TPD policies will generally insure either ‘any occupation’ or just your ‘own occupation’. What does this mean? Say, for example, you are a professional musician who has lost one of your hands.

What about the National Disability Insurance Scheme?

The NDIS provides any Australian under 65 with reasonable support to live their lives. You must have a permanent disability and be a permanent Australian resident to qualify for the scheme. It’s a wonderful program, but it may not cover all your expenses and needs. It’s in this circumstance that TPD becomes an attractive option.

What if I qualify for workers compensation?

No problem, you can file a worker’s compensation claim. Your insurance is not conditional on you only receiving compensation from one institution. However, the benefit you receive from your insurer is impacted by workers compensation claims.

How does TPD differ from Trauma or Income Protection?

TPD pays a lump sum, while Income Protection pays a regular benefit (e.g. monthly) of up to 70% of your income, although some do pay a lump sum benefit. Your Income Protection has a set term, at which point the money will stop coming in. This term could be anything from two years to a nominated age (e.g. 65), depending on your policy.

Trauma Insurance is different again. It pays for traumatic, critical illnesses and incidents in a lump sum. It is not for when you’re left permanently disabled.

How can I ensure a successful TPD claim?

Getting your claim approved comes down to…

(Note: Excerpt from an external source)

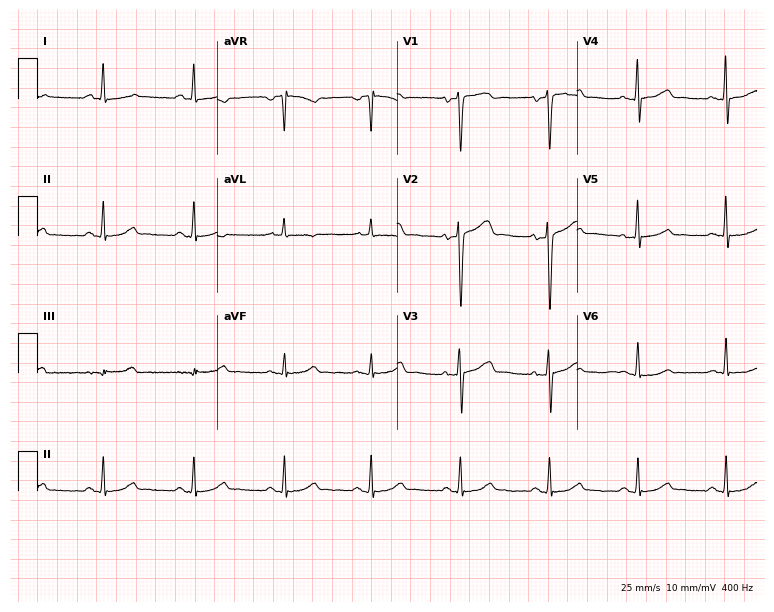
12-lead ECG from a female, 43 years old. Screened for six findings — first-degree AV block, right bundle branch block (RBBB), left bundle branch block (LBBB), sinus bradycardia, atrial fibrillation (AF), sinus tachycardia — none is recorded. Only these six findings were labelled.

  1. Disclosing any and all relevant information to your insurer when you make your application.
  2. Satisfying the terms and conditions in your insurance policy.
  3. Providing as much evidence at the time of claim to prove your disability is permanent and absolute.

Could I get TPD through my superannuation fund?

Yes you can, but it isn’t a feature available in every super fund. Like any financial product, you should compare your options to ensure that you find a value for money product, and have the right cover for your situation.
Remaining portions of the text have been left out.